Theoretically, the loss function for classification has one-hot encoded targets (practically that takes too much memory so we do something more efficient that essentially works like a one-hot encoded vector). This means that the model is trained to return 0 for all categories but one, for which it is trained to return 1. Even if the prediction is 0.999 it is still not good enough and the model will keep calculating gradients and updating the weights leading to overfitting.

This is bad because at inference time it will always say 1 for the predicted category even if it’s not too sure (it will be overconfident), just because it was trained this way.

Now imagine the situation where you have a dataset with mislabeled images or images that contain two different types of targets. Your model will train on that mislabeled data, be overconfident, and eventually give you wrong results at inference time.

As a rule of thumb, your data will never be perfect. Therefore, we need to solve this problem of trying to guess exactly 1 or 0. We do this by replacing our 1s with a number bit less than 1 and our 0s with a number bit more than 0. The process of doing this is called label smoothing.

Label Smoothing helps us encourage our model to be less confident and as a result makes the model more robust to mislabeled data ensuring better generalization during inference.

So, how does it work?

In practice, we start with one-hot encoded labels then replace all the 0s with \(\frac{\epsilon}{N}\) where \(\epsilon\) is a parameter (usually 0.1 i.e. 10% unsure about our labels) and \(N\) is the number of classes. Since we want the labels to add up to 1, we also replace the 1s with \(1 - \epsilon + \frac{\epsilon}{N}\).

\[ \begin{aligned} \sum_{i=1}^N p =& 1 \\ p_0(N-1) + p_1 =& 1 \\ p_1 =& 1 - p_0N + p_0 \\ p_1 =& 1 - \frac{\epsilon}{N}N + \frac{\epsilon}{N} \\ p_1 =& 1 - \epsilon + \frac{\epsilon}{N} \end{aligned} \]

Let, say if \(N=10\) and we use a default \(\epsilon=0.1\) then our labels for a target corresponding to index 3 will be:

\[[0.01, 0.01, 0.01, 0.91, 0.01, 0.01, 0.01, 0.01, 0.01, 0.01]\]

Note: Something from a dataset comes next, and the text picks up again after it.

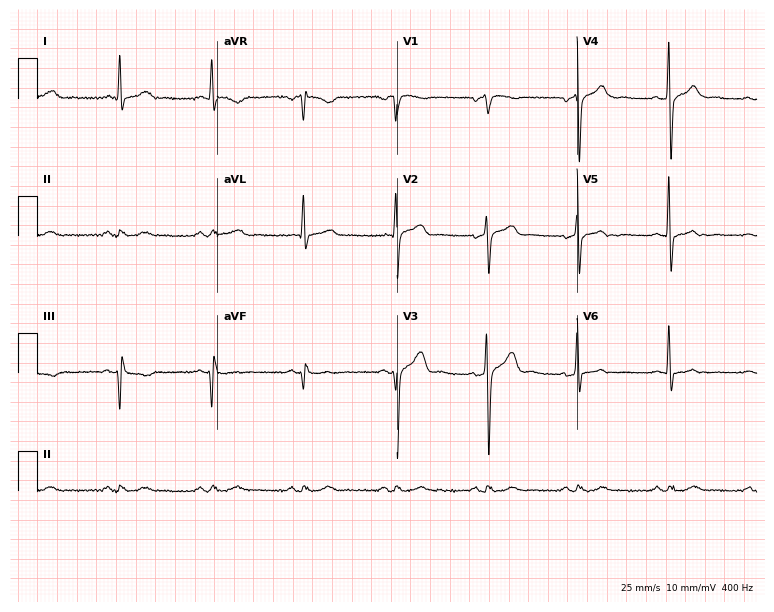
Resting 12-lead electrocardiogram. Patient: a 59-year-old male. None of these six findings is recorded: first-degree AV block, right bundle branch block, left bundle branch block, sinus bradycardia, atrial fibrillation, sinus tachycardia.

In practice, we don’t want to one-hot encode the labels, and fortunately we won’t need to (the one-hot encoding is just good to explain label smoothing and visualize it).

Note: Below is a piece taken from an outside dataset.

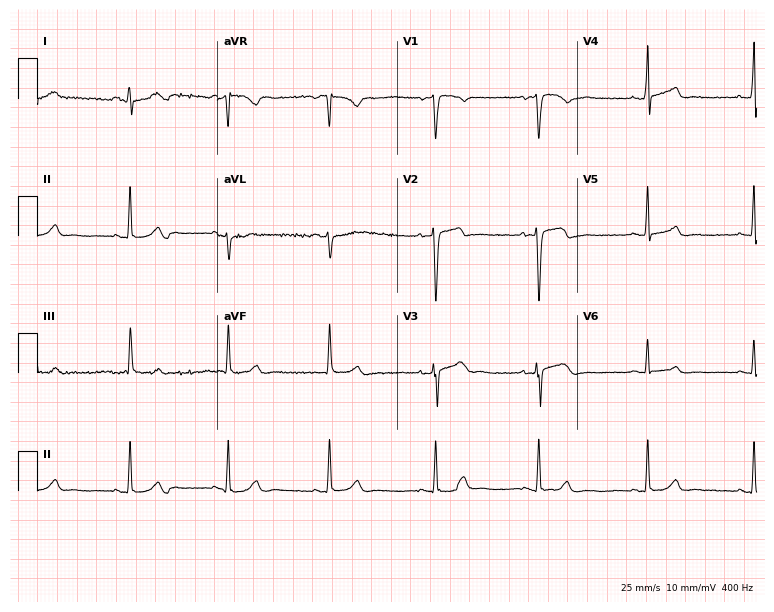
Standard 12-lead ECG recorded from a 43-year-old male (7.3-second recording at 400 Hz). Read as a normal ECG.

To use this in practice, we just have to change the loss function in our call to Learner:

model = xresnet50()
learn = Learner(dls, model, loss_func=LabelSmoothingCrossEntropy(),
metrics=accuracy)
learn.fit_one_cycle(5, 3e-3)

As with Mixup, to get benefits from label smoothing we need to train many epochs.

Conclusion

In CH-5 and CH-6 we learned a lot about transfer learning for CV. Now, we have learned techniques to help us with training models from scratch for CV. All that is left to do now is try these methods out on our own problems.